Bei FOOSDENT wird Prophylaxe als Teil eines langfristigen Konzepts für Zahnerhalt verstanden: Die Reinigung schafft eine saubere Ausgangssituation, auf der weitere Maßnahmen - von der Parodontitistherapie bis zur ästhetischen Zahnheilkunde - präzise geplant werden können.

Diese Fragen lohnen sich vor der Behandlung

Eine PZR ist auch ein guter Moment, die eigene Pflegeroutine realistisch zu überprüfen. Fragen Sie nicht nur, ob Sie „gut putzen“, sondern konkret, welche Bereiche bei Ihnen auffällig sind. Häufig liegt die Ursache nicht an mangelnder Sorgfalt, sondern an Engständen, Zahnersatz, Zahnfleischtaschen, eingeschränkter Beweglichkeit oder einer Bürste, die nicht zur Mundsituation passt.

Sinnvoll sind zum Beispiel Fragen nach der passenden Größe von Interdentalbürsten, einer geeigneten Zahnpasta bei empfindlichen Zahnhälsen oder dem richtigen Abstand zwischen den Prophylaxe-Terminen. Bei gesundem Zahnfleisch kann ein anderer Rhythmus passend sein als bei Implantaten, einer überstandenen Parodontitis oder erhöhtem Kariesrisiko. Pauschale Empfehlungen sind deshalb nur ein Startpunkt.

Wenn Sie ein Bleaching, Veneers, Aligner oder Smile Design planen, sprechen Sie dies ebenfalls an. Eine professionelle Reinigung wird häufig vor ästhetischen Behandlungen durchgeführt, weil sie Beläge entfernt und die natürliche Zahnfarbe besser beurteilen lässt. Sie ersetzt ein Bleaching jedoch nicht: Eine PZR entfernt äußere Verfärbungen, verändert aber die eigene Zahnfarbe nicht in dem Maß wie eine kontrollierte Aufhellung.

Nach der Zahnreinigung: So bleibt das Ergebnis spürbar

Direkt nach der Behandlung können die Zähne besonders glatt wirken und das Zahnfleisch kurzzeitig empfindlich sein. Wurde fluoridiert, erhalten Sie konkrete Hinweise dazu, wann Sie wieder essen oder trinken sollten.
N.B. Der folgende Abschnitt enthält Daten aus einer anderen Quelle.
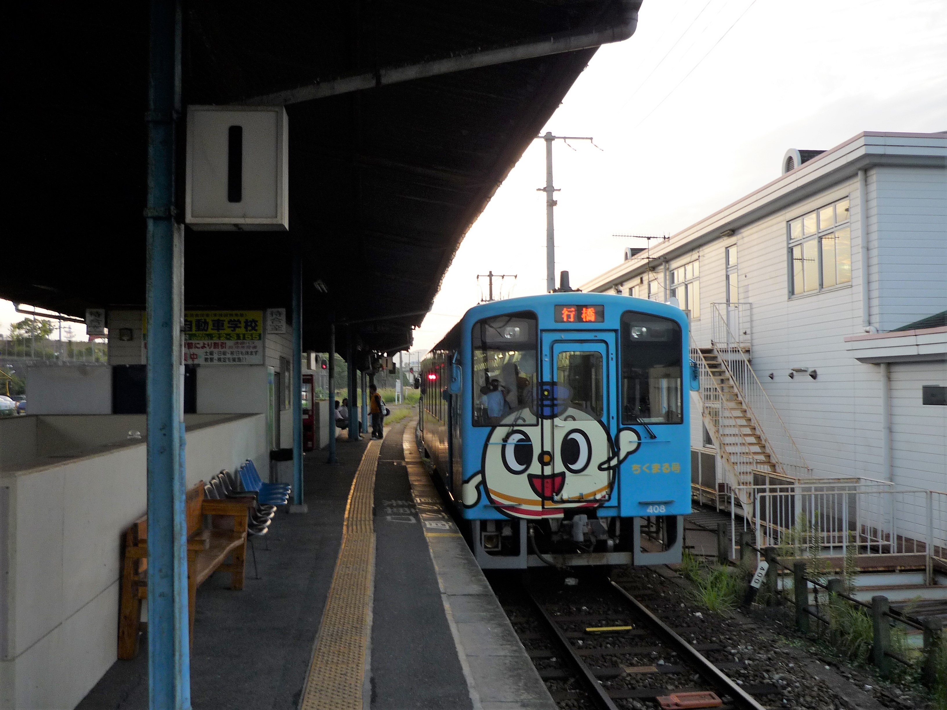 田川伊田駅に停車中の平成筑豊鉄道400形408（2009年） Panasonic Lumix DMC-FS3

Halten Sie sich daran, damit der Schutzfilm möglichst gut wirken kann.

Für die ersten Stunden kann es sinnvoll sein, sehr saure, stark färbende oder extrem heiße und kalte Speisen zu reduzieren - vor allem, wenn Ihre Zähne empfindlich reagieren. Entscheidend für den langfristigen Effekt ist aber nicht diese kurze Phase, sondern Ihre tägliche Routine: zweimal täglich gründlich putzen, die Zahnzwischenräume reinigen und Kontrolltermine wahrnehmen.

Eine professionelle Zahnreinigung ist kein einmaliges Schönheitsritual, sondern eine gezielte Investition in gesundes Zahnfleisch, stabile Zähne und ein gepflegtes Lächeln. Kommen Sie mit Ihren Fragen, Ihren Gesundheitsinformationen und ohne den Anspruch, vorher alles selbst „perfekt“ reinigen zu müssen - den fachlichen Teil übernimmt das Team.